TASK DESCRIPTION: All of the data below should be printed again word for word, pictures excluded.

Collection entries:

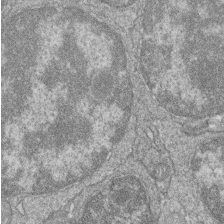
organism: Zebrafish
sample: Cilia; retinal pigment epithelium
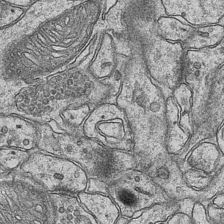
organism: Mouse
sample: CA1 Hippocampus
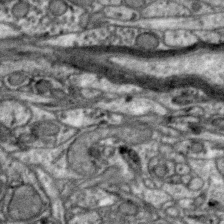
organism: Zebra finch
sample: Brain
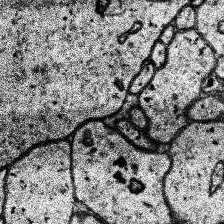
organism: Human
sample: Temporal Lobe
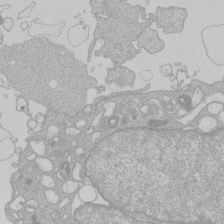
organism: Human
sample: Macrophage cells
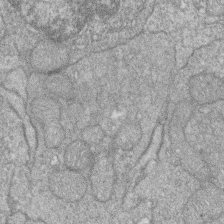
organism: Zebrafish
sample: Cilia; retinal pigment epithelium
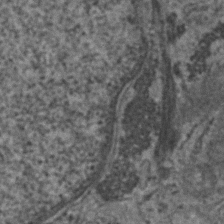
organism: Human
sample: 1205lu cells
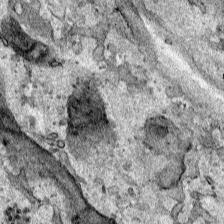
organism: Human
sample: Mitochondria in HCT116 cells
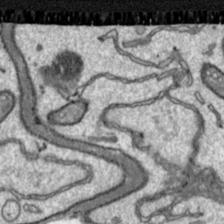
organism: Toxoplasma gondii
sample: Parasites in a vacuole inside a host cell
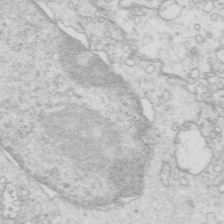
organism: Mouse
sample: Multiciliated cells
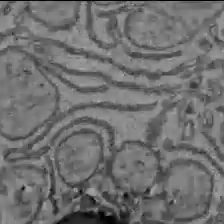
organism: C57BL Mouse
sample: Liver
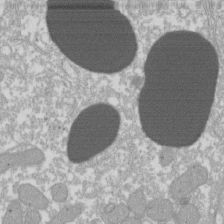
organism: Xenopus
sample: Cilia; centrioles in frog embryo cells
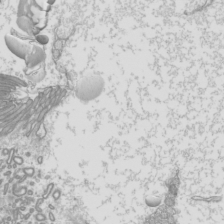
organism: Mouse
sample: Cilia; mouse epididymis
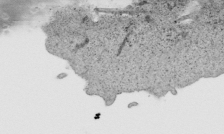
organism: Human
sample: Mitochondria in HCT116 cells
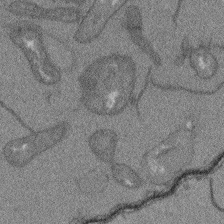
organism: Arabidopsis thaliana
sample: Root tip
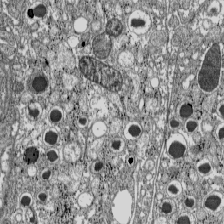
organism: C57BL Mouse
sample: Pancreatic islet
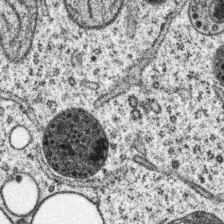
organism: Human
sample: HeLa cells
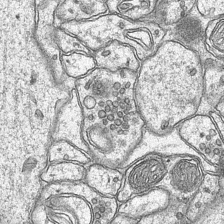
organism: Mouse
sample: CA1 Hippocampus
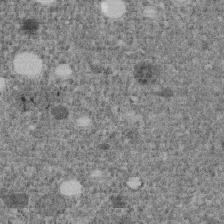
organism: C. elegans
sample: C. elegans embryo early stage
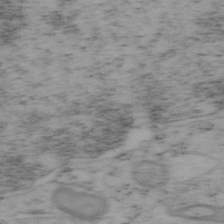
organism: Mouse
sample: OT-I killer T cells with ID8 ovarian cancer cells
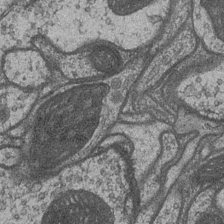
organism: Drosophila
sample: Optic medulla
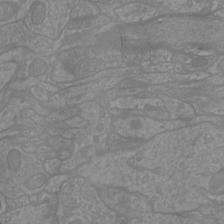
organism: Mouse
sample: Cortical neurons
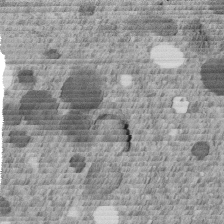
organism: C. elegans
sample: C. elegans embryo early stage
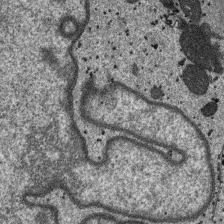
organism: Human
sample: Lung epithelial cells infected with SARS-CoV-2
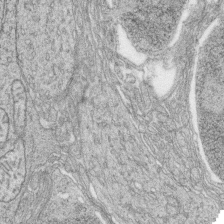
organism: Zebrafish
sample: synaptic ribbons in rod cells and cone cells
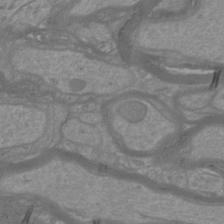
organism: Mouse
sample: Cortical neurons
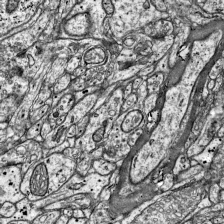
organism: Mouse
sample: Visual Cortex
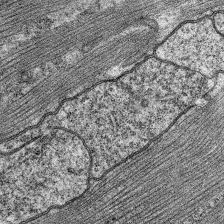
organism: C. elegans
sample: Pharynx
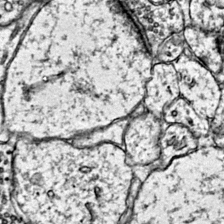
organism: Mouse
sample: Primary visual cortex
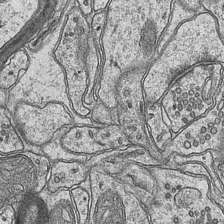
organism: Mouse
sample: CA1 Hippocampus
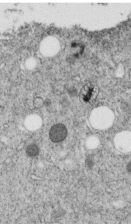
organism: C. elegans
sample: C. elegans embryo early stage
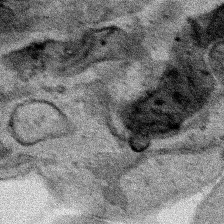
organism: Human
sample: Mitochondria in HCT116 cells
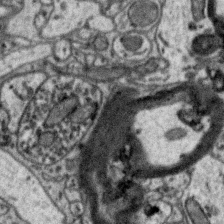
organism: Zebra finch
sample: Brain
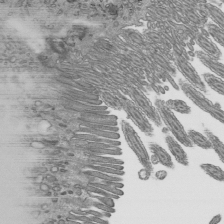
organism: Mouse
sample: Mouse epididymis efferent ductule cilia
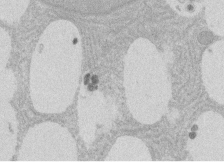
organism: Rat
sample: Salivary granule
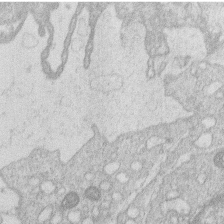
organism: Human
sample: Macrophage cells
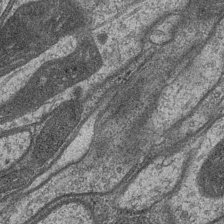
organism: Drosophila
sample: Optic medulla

RESPONSE TO THIS EXERCISE:
organism: Zebrafish
sample: Cilia; retinal pigment epithelium
organism: Mouse
sample: CA1 Hippocampus
organism: Zebra finch
sample: Brain
organism: Human
sample: Temporal Lobe
organism: Human
sample: Macrophage cells
organism: Zebrafish
sample: Cilia; retinal pigment epithelium
organism: Human
sample: 1205lu cells
organism: Human
sample: Mitochondria in HCT116 cells
organism: Toxoplasma gondii
sample: Parasites in a vacuole inside a host cell
organism: Mouse
sample: Multiciliated cells
organism: C57BL Mouse
sample: Liver
organism: Xenopus
sample: Cilia; centrioles in frog embryo cells
organism: Mouse
sample: Cilia; mouse epididymis
organism: Human
sample: Mitochondria in HCT116 cells
organism: Arabidopsis thaliana
sample: Root tip
organism: C57BL Mouse
sample: Pancreatic islet
organism: Human
sample: HeLa cells
organism: Mouse
sample: CA1 Hippocampus
organism: C. elegans
sample: C. elegans embryo early stage
organism: Mouse
sample: OT-I killer T cells with ID8 ovarian cancer cells
organism: Drosophila
sample: Optic medulla
organism: Mouse
sample: Cortical neurons
organism: C. elegans
sample: C. elegans embryo early stage
organism: Human
sample: Lung epithelial cells infected with SARS-CoV-2
organism: Zebrafish
sample: synaptic ribbons in rod cells and cone cells
organism: Mouse
sample: Cortical neurons
organism: Mouse
sample: Visual Cortex
organism: C. elegans
sample: Pharynx
organism: Mouse
sample: Primary visual cortex
organism: Mouse
sample: CA1 Hippocampus
organism: C. elegans
sample: C. elegans embryo early stage
organism: Human
sample: Mitochondria in HCT116 cells
organism: Zebra finch
sample: Brain
organism: Mouse
sample: Mouse epididymis efferent ductule cilia
organism: Rat
sample: Salivary granule
organism: Human
sample: Macrophage cells
organism: Drosophila
sample: Optic medulla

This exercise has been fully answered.